I heard this morning the news that Steven Weinberg passed away yesterday at the age of 88. He was arguably the dominant figure in theoretical particle physics during its period of great success from the late sixties to the early eighties. In particular, his 1967 work on unification of the weak and electromagnetic interactions was a huge breakthrough, and remains to this day at the center of the Standard Model, our best understanding of fundamental physics.

During the years 1975-79 when I was a student at Harvard, I believe the hallway where Weinberg, Glashow and Coleman had offices close together was the greatest concentration of the world’s major figures driving the field of particle theory, with Weinberg seen as the most prominent of the three. From what I recall, in a meeting one of the graduate students (Eddie Farhi?) referred to “Shelly, Sidney and Weinberg”, indicating the way Weinberg was a special case even in that group. I had the great fortune to attend not only Coleman’s QFT course, but also a course by Weinberg on the quantization of gauge theory.

Weinberg was the author of an influential text on general relativity, as well as a masterful three-volume set of textbooks on QFT. The second volume roughly corresponds to the course I took from him, and the third is about supersymmetry. While most QFT books cover the basics in much the same way, Weinberg’s first volume is a quite different, original and highly influential take on the subject. It’s not easy going, but the details are all there and his point of view is an important one. When you hear Nima Arkani-Hamed preaching about the right way to understand how QFT comes out uniquely as the only sensible way to combine special relativity and quantum mechanics, he’s often referring specifically to what you’ll find in that first volume.

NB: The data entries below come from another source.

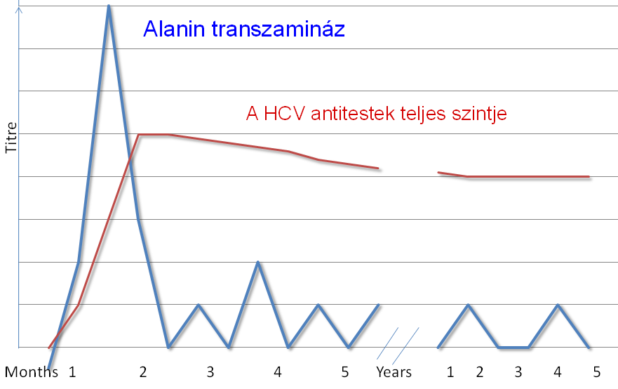 A Hepatitis C szerológiája.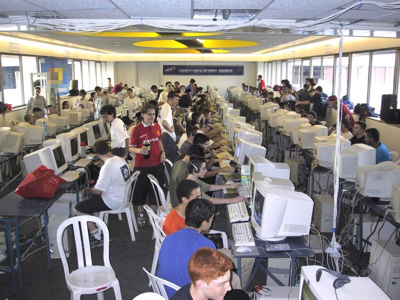 מסיבת רשת, שהתקיימה בתל אביב בחודש יוני 2001. המסיבה אורגנה על ידי צוות סייבר-קלאבר ונערכה בתוך הגשר שבין שני חלקי דיזנגוף סנטר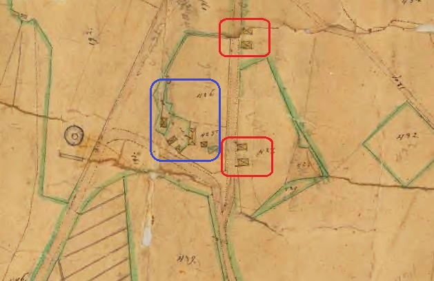 Del av karta över Övre och nedre Järva visande Ulriksdals vaktstugor (röd markering), Berglunda (blå markering)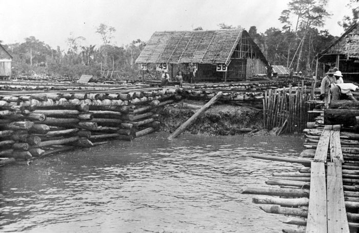 Repronegatief. Steiger op eiland Mendol, Bengkalis Sumatra's O.K. 1930.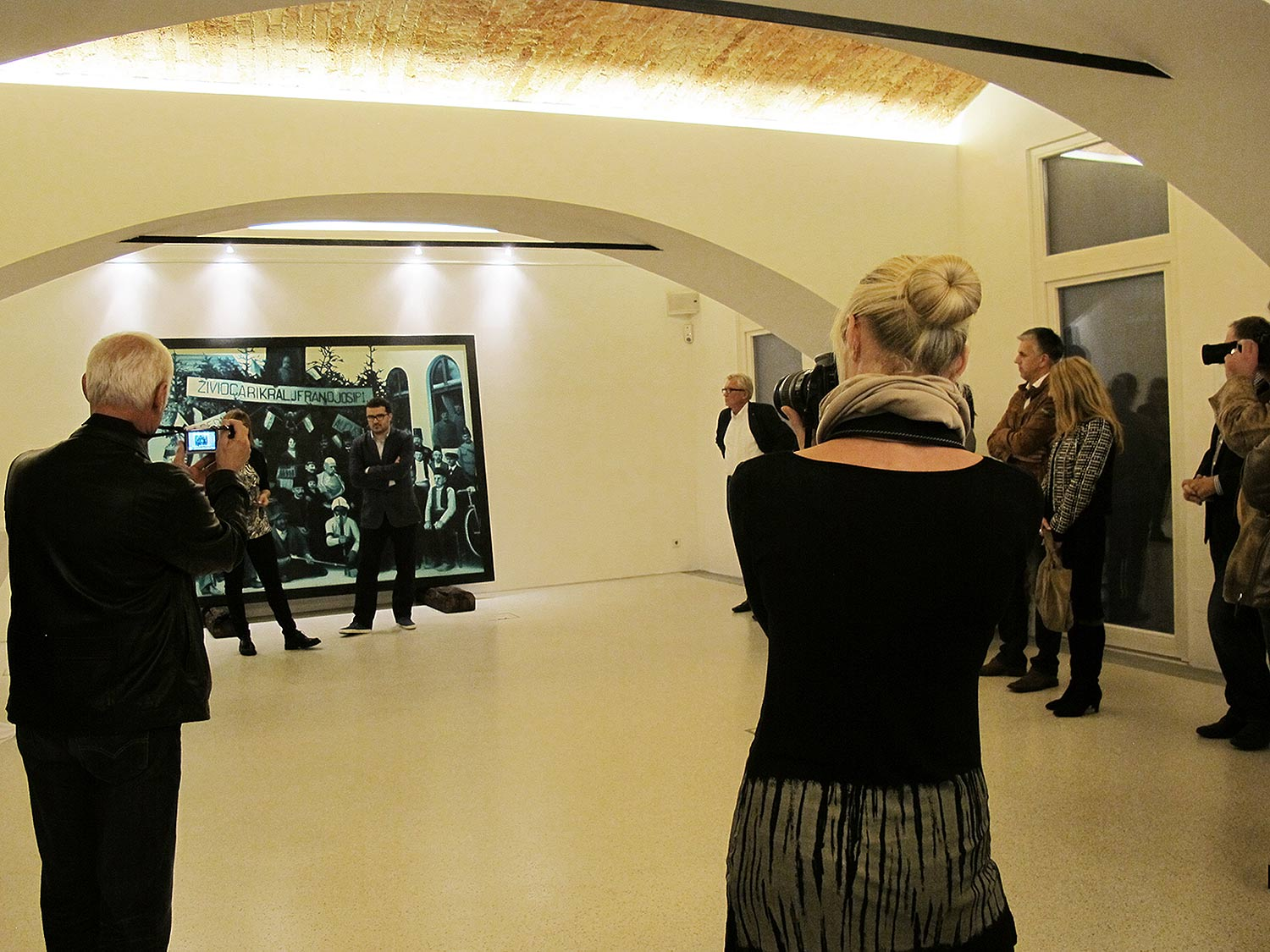 Gleisdorfer Kunstsymposion 2014 (Ausstellung des bosnischen Künstlers Radenko Milak, geb. 1980 )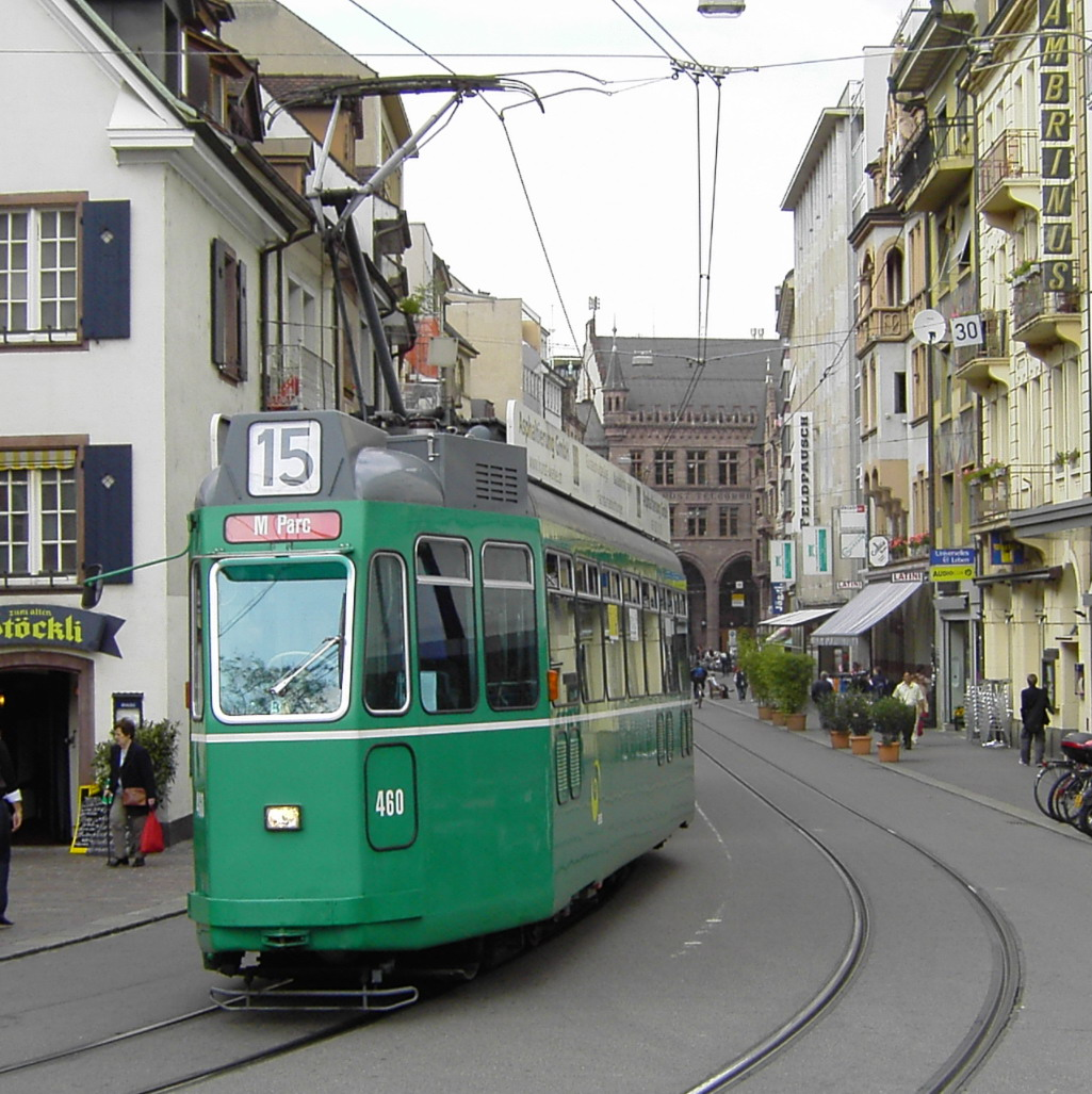 Beschreibung: Straßenbahn der Basler Verkehrs-Betriebe Quelle: selbst aufgenommen Fotograf: CrazyD, 16. Aufgust 2005 Lizenzstatus: GNU FDL Description: tram of the Basler Verkehrs-Betriebe Source: photo was taken by my self Photographer: CrazyD, 16 August 2005 Licence: GNU FDL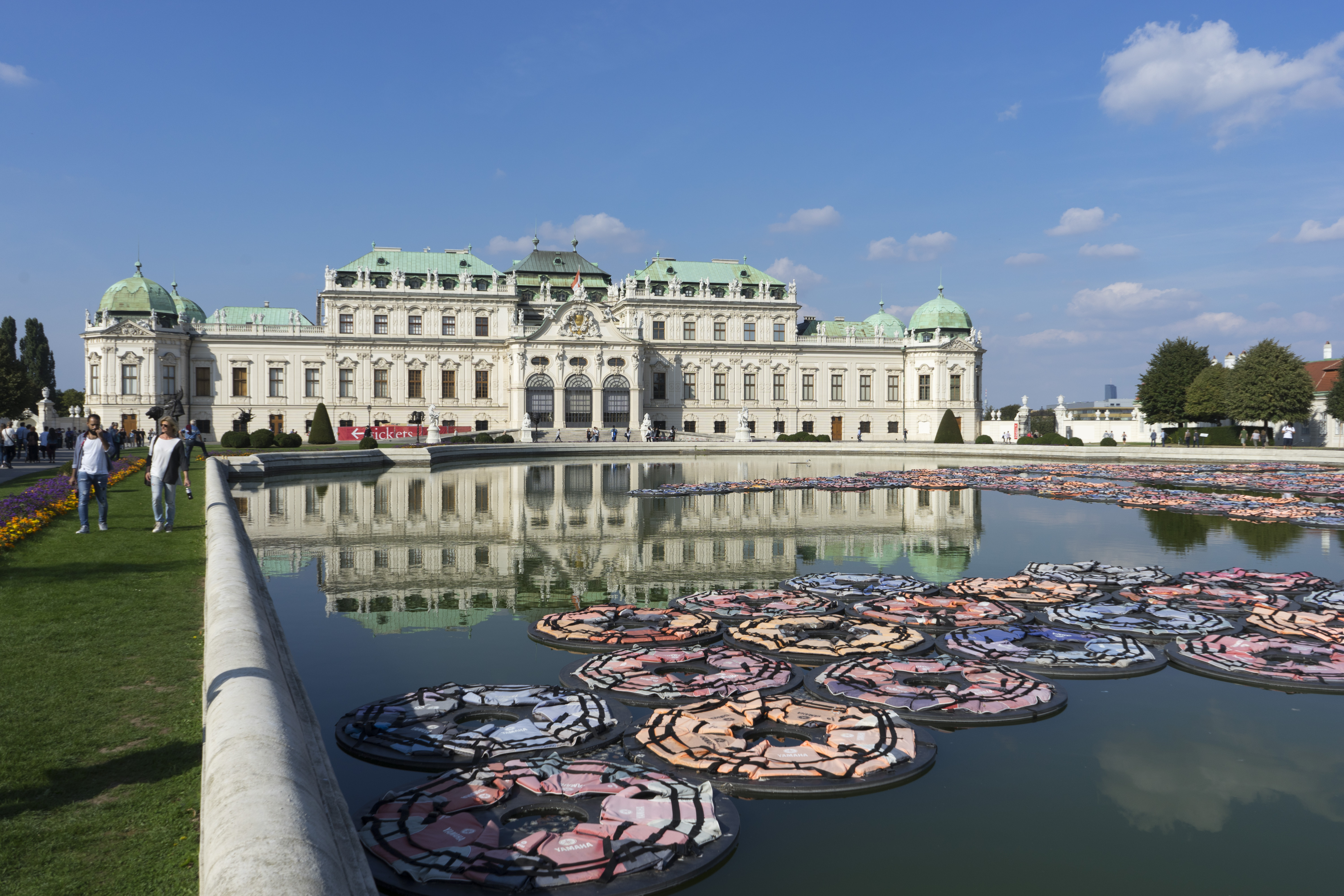 Ai Weiwei translocation – transformation exhibition belvedere. Swim wests and chinese signs of zodiac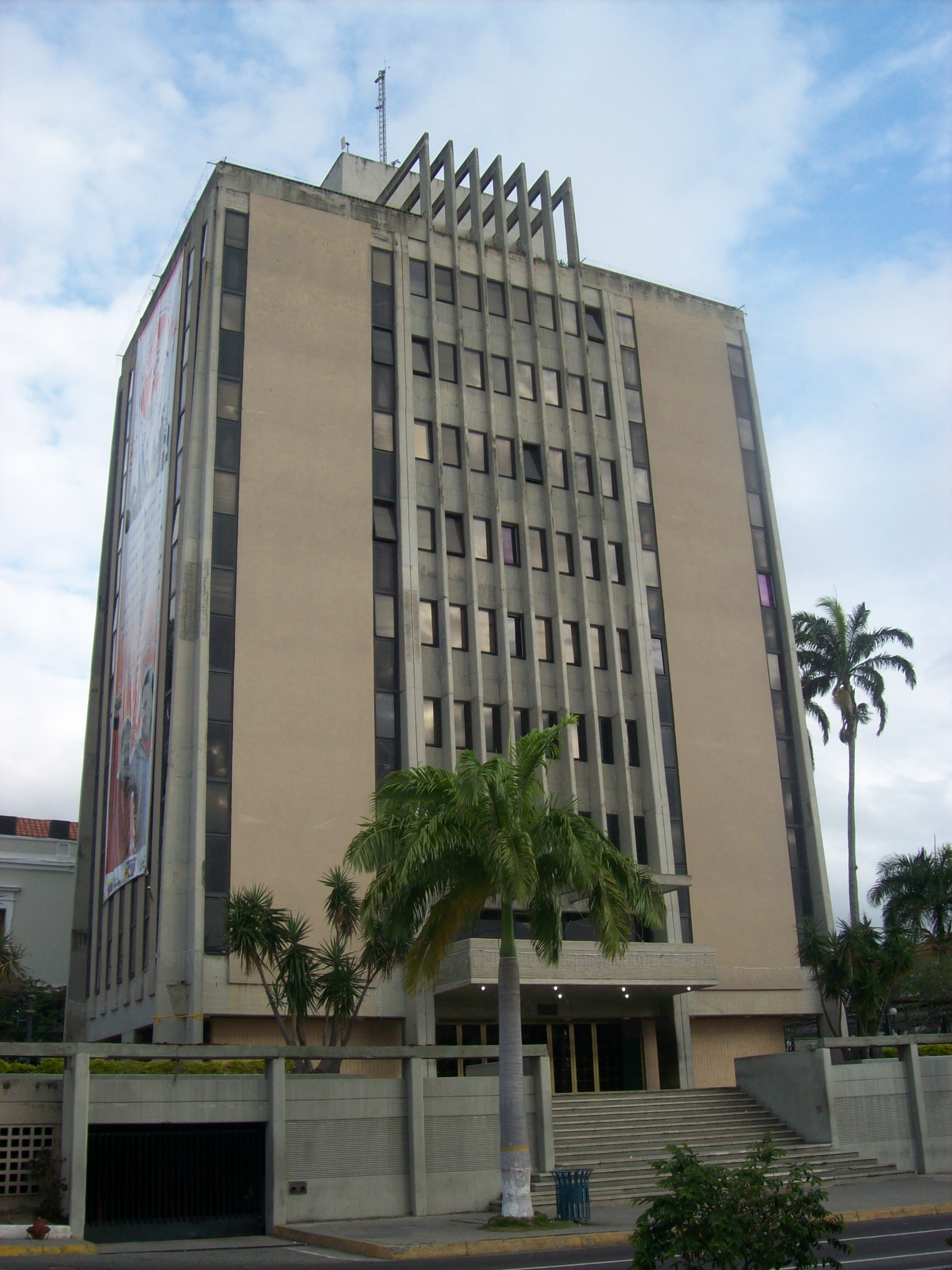 Edif. administrativo Gobierno de Yaracuy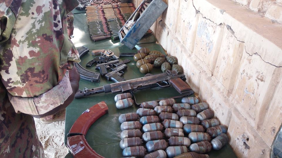 En images : découverte d'un lot d'armes dans la ville de Tombouctou au Mali 08 septembre 2016 À Tombouctou, au Mali, les autorités ont fait part de la découverte d’un important lot d’armes de guerre et de munitions. Cette découverte a été rendu possible grâce au concours de la population locale qui a informé la gendarmerie de la ville, d’un mouvement suspect au niveau d’un bâtiment inhabité. Après une semaine d’enquête, les gendarmes ont trouvé un véritable arsenal de guerre.

Besides his technical work, Weinberg also did a huge amount of writing of the highest quality about physics and science in general for wider audiences. An early example is his 1977 The Search for Unity: Notes for a History of Quantum Field Theory (a copy is here). His 1992 Dreams of a Final Theory is perhaps the best statement anywhere of the goal of fundamental physical theory during the 20th century. His large collection of pieces written for the *The New York Review of Books* covers a wide variety of topics and all are well worth reading.

At the time of the 1984 “First Superstring Revolution”, Weinberg joined in and worked on string theory for a while, but after a few years turned to cosmology. In early 2002 he was one of several people I wrote to about the current state of string theory, and here’s what I heard back from him:

I share your disappointment about the lack of contact so far of string theory with nature, but I can’t see that anyone else (including those studying topological nontrivialities in gauge theories) is doing much better. I thinks that some theorists should go on pushing as hard as they can on string theory, and others should do something else, but it is not easy to see what. I have myself voted with my feet (if that is the appropriate organ here) and switched entirely to work in cosmology, which is as exciting now as particle physics was in the 1960s and 1970s. I wouldn’t criticize anyone for their choices: it’s a tough time for fundamental physics.

A couple years after that time, Weinberg’s 1987 “prediction” of the cosmological constant became the main argument for the string theory multiverse. This “prediction” was essentially the observation that if you have a theory in which all values of the cosmological constant are equally likely, and put this together with the “anthropic” constraint that only for some range will galaxy formation give what seem to be the conditions for life, then you expect a non-zero CC of very roughly the size later found. I’ve argued ad nauseam here that this can’t be used as a significant argument for string theory in its landscape incarnation. One way to see the problem is to notice that my own theory of the CC (which is that I have no idea what determines it, so any value is as likely as any other) is exactly equivalent to the string landscape theory of the CC (in which you don’t know either the measure on the space of possible vacua, or even what this space is, so you assume all CC equally likely). One place where Weinberg wrote about this issue is his essay Living in the Multiverse, which I wrote about here (the sad story of misinterpretation of a comment of mine there is told here).

Weinberg’s death yesterday, taking away from us the dominant figure of the period of particle theory’s greatest success is both a significant loss and marks the end of an era. His 2002 remark that “it’s a tough time” is even more true today.

**Update**: Scott Aaronson writes about Weinberg here, especially about getting to know him during the last part of his life.

**Update**: For Arkani-Hamed on Weinberg, see here.

**Update**: Glashow writes about Weinberg here.